* _Data records_:
-- Opening Marker --
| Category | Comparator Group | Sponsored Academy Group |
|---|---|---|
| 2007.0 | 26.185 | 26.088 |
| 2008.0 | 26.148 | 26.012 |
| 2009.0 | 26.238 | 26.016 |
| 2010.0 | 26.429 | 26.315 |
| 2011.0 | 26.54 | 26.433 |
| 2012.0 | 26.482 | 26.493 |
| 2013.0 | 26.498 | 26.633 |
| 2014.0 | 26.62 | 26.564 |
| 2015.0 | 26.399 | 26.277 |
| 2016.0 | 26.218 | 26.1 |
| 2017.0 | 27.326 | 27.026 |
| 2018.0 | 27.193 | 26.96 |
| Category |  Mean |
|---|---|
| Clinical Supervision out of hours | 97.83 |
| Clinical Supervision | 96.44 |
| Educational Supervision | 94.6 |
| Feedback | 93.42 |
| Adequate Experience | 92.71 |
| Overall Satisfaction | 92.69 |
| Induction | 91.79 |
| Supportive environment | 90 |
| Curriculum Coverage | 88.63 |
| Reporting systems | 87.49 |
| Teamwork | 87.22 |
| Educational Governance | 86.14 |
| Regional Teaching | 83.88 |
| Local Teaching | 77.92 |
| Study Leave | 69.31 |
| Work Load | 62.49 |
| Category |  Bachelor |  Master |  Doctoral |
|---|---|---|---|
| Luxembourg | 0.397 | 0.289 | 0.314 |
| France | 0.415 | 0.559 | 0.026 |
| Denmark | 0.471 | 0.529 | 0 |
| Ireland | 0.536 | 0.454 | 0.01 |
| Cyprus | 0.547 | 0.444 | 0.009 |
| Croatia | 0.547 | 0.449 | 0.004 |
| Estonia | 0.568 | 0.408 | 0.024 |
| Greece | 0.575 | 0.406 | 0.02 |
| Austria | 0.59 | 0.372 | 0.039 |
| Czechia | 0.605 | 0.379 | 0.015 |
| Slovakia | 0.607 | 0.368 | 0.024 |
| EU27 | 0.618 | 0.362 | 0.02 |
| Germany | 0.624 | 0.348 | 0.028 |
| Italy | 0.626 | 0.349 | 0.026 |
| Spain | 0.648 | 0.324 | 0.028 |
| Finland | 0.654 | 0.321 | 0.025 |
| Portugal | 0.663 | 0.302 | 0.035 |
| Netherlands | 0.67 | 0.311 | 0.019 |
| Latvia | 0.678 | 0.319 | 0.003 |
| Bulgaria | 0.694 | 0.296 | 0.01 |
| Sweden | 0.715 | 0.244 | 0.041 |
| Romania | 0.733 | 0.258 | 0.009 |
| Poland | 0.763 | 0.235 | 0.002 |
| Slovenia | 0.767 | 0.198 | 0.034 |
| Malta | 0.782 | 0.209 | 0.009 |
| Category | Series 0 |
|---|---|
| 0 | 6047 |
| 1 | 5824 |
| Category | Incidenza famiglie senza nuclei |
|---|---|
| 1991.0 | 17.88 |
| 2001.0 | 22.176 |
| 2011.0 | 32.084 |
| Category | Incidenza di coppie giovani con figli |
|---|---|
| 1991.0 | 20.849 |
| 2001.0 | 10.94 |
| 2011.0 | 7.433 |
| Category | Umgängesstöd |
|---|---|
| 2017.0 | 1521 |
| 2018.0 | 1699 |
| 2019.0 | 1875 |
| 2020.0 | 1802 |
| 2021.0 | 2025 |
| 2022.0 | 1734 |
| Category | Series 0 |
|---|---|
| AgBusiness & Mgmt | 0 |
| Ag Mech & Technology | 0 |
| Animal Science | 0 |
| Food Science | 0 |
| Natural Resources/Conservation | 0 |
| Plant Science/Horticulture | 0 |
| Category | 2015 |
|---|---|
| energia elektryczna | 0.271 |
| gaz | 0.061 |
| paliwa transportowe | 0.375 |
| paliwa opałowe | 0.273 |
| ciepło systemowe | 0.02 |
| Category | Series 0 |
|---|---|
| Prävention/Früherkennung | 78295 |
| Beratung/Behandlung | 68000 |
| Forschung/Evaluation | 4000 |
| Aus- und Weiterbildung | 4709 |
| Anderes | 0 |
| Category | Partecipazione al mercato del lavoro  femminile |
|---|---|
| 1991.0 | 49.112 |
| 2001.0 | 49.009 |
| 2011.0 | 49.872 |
-- Closing Marker --
* _Exercise_: Go through the listing and copy each line with the string "Clinical".

* _Expected answer_:
| Clinical Supervision out of hours | 97.83 |
| Clinical Supervision | 96.44 |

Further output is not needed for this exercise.